Discussion and conclusion In this study, we have investigated whether induction of TRAIL/zVAD/CHX induced programmed necrosis rep resents a viable strategy for the elimination of tumor cells. Necrosis has long been regarded as an accidental, non physiologic form of cell death, whereas caspase dependent apoptosis EPZ-5676 price was considered to be the only form of programmed Inhibitors,Modulators,Libraries and thus physiologically occurring cell death. This view has however been challenged by nu merous studies which have provided Inhibitors,Modulators,Libraries evidence for the ex istence of programmed forms of necrosis that do not depend on caspases but nevertheless follow defined molecular steps. While caspase dependent apoptosis is the major pathway leading to PCD, programmed ne crosis can act as a backup system when the apoptotic machinery fails or is inactivated.
It has been shown that programmed necrosis exerts critical functions in mul tiple patho physiological Inhibitors,Modulators,Libraries settings, e. g. the regulation of bone growth, ovulation, negative selection of Inhibitors,Modulators,Libraries lymphocytes, pancreatitis, epilepsy, ischemia reperfusion injury, Parkinsons, Huntingtons and Alzheimers disease, and cell destruction by Salmonella, Shigella, HIV and vaccinia virus. In contrast to apoptosis, a comprehensive pic ture of the signaling pathways of programmed necrosis is not yet available. In the most extensively studied model, TNF R1 elicits programmed necrosis via activation of RIPK1 and RIPK3, a step which is stimulated by the deubiquitinase CYLD and the deacetylase SIRT2, but nega tively regulated by the proteins FADD, FLIP, caspase 8 and members of the cIAP family.
Downstream of RIPK3, the proteins MLKL and PGAM5 Inhibitors,Modulators,Libraries contribute to programmed necrosis by promoting mitochondrial fragmentation. We have previously demonstrated that ceramide acts as an additional key molecule in death receptor mediated pro grammed necrosis.

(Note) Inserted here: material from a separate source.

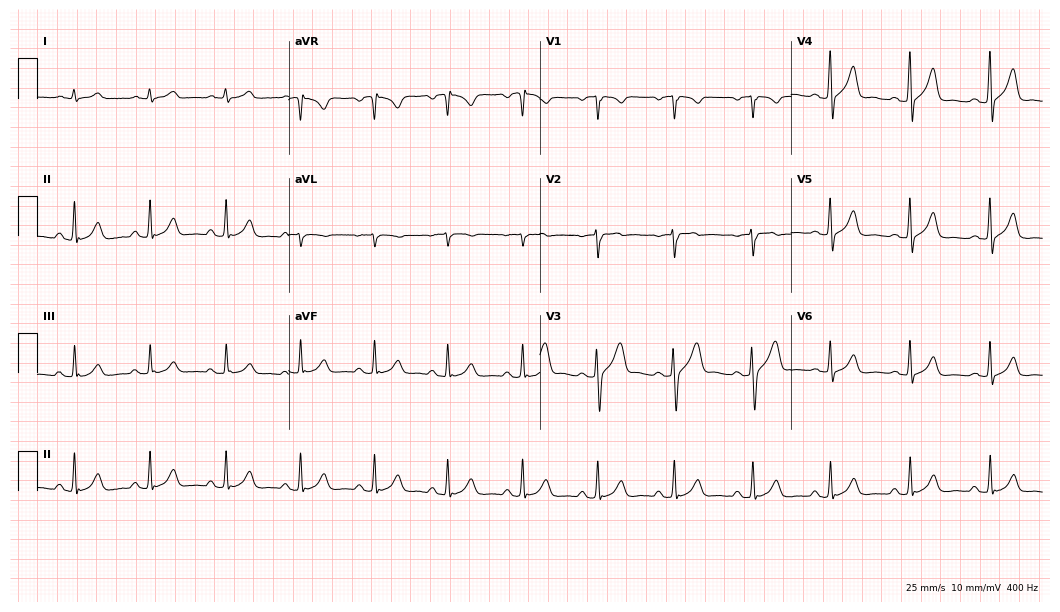
Standard 12-lead ECG recorded from a man, 40 years old (10.2-second recording at 400 Hz). Read as a normal ECG.
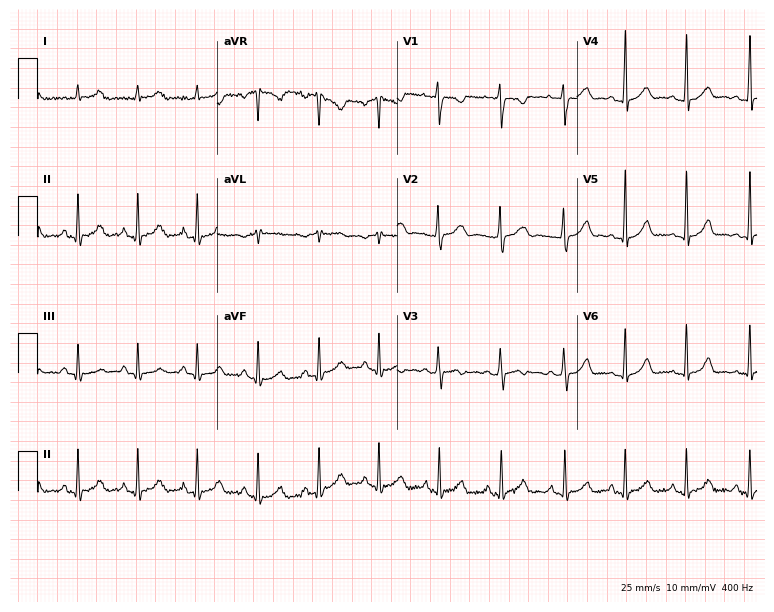
Electrocardiogram, a 21-year-old woman. Overall reading on record: normal ECG.

Furthermore, enzymes of the en ergy metabolism, the Bcl 2 family member Bmf and production of reactive oxygen species have been implicated as additional factors in programmed necrosis. The capacity to elicit programmed necrosis appears to be an intrinsic feature of death receptors and has been reported not only for TNF R1, but also for Fas/ CD95 and ectodermal dysplasia receptor. Inde pendently, we and others have demonstrated the ability to trigger programmed necrosis for human and murine TRAIL receptors.
In contrast to programmed ne crosis, the efficacy of TRAIL in the apoptotic elimination of tumor cells has been extensively demonstrated in clin ical trials employing mono or combination therapies. Consistent with the finding that TRAIL elicits apop tosis selectively in tumor but not primary cells, TRAIL was well normally tolerated in preclinical models at serum con centrations that were shown to be effective against cancer cells, as were agonistic TRAIL receptor anti bodies applied to patients in clinical trials using mono or combination therapies.